Valdobbiadene (Tv): conclusa a due anni dal concorso la piazza firmata Larchs

Cambio di cromie e valorizzazione delle emergenze architettoniche per il nuovo invaso su cui affacciano il duomo e il municipio

pubblicato il: - di Mariagrazia Barletta

A circa due anni dalla chiusura del concorso di progettazione, si sono conclusi i lavori di piazza Marconi a Valdobbiadene (Tv). Nasce uno spazio accogliente, con le sue emergenze architettoniche: il duomo, il campanile e il municipio, ora valorizzate grazie al progetto dello studio Colombo/Molteni Larchs architettura, che restituisce alla comunità il rinnovato invaso. Da luogo di attraversamento veicolare a variegato spazio pedonale, di incontro e di sosta, organizzato in macro-ambiti, così la piazza si arricchisce di nuovi elementi e inedite relazioni cui corrispondono nuovi usi.

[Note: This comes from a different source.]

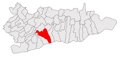 Categorie:Hărţi ale judeţului Călăraşi

A dicembre 2019 i progetti vincitori erano stati presentati alla cittadinanza con una mostra e «a febbraio 2022 si è chiuso il cantiere», riferisce Paolo Molteni, alla guida dello studio Larchs con Emanuele Colombo. Dal progetto alla realizzazione, le variazioni sono state inconsistenti, ad accezione della grande fontana davanti al duomo di Santa Maria Assunta. 

La fontana e il sagrato del duomo, fotografia di © Silvia Possamai

L'invaso della piazza, fotografia di © Silvia Possamai

«Originariamente al posto della fontana avevamo previsto tre cipressi, c'era bisogno di un elemento che facesse da cerniera, ma anche di conferire un po' di verticalità all'ambito del sagrato. Dopo l'interlocuzione con la soprintendenza abbiamo riservato la parte ovest delle piazza alle alberature e abbiamo modificato la fontana, cercando di darle una certa forza evocativa. Abbiamo voluto esprimere l'idea che l'acqua dalla terra emerga per mostrarsi nella piazza attraverso la fontana a sfioro, per poi cadere dal bordo, essere recuperata e tornare alla terra», racconta ancora Paolo Molteni. Il concetto di ciclicità dà dunque forma alla nuova fontana, costituita da un unico grande elemento di ferro. A ricreare quella verticalità desiderata e perduta rinunciando ai cipressi, provvedono tre corpi luminosi pensati per generare una luce di atmosfera. 

Dettaglio dello spazio civico del municipio, fotografia di © Silvia Possamai

Dettaglio della fontana, fotografia di © Silvia Possamai

La fontana si posiziona sul sagrato, prima inesistente, disegnato da Larchs. «Qui abbiamo usato una trachite zovonite variegata, una pietra con delle venature che tendono all'ocra e al  grigio e danno questo effetto di vibrazione del colore. L'abbiamo usata in lastre di diverso formato per la parte antistante alla chiesa e al piede del campanile. È stata invece posata in cubetti sul lato della strada, questo per una questione di carichi e quindi per garantire una maggiore stabilità nel tempo», precisa Molteni.

Le nuove sedute sul lato ovest della piazza, fotografia di © Silvia Possamai

A ovest la pavimentazione cambia e si opta per il calcestruzzo architettonico con l'inerte a vista. «È un inerte locale e il calcestruzzo è a base di colore bianco, quindi l'effetto è quello di una superficie cromaticamente uniforme ma anche molto materica, una sorta di monolite», aggiunge l'architetto.

Lo spazio civico e il sagrato, fotografia di © Silvia Possamai

Vista dal sottoportico del municipio, fotografia di © Silvia Possamai

Sul bianco della pavimentazione arriva il contrasto di cromie, dato dal rosso del calcestruzzo delle lunghe panchine.

Opposto all'ambito ovest, vi è lo spazio civico davanti al municipio, con pavimentazione in porfido. «La pietra è per metà di recupero e proviene dalla vecchia piazza, l'altra metà è di nuova fornitura. Il porfido recuperato ha un colore rossastro, quello nuovo è di colore grigio. Li abbiamo alternati nella posa e questo dà un effetto di texture. Tra i cubetti di pietra vi è del pietrisco di porfido e poi la fuga è resinata e questo crea una superficie con variazioni di colore, ma molto omogenea. Con il variare della luce e con la presenza dell'acqua, a seguito della pioggia, questa subisce un cambio di cromie: quando la luce è più intensa tende al grigio, mentre con la pioggia vira verso il rosso», chiosa Paolo Molteni.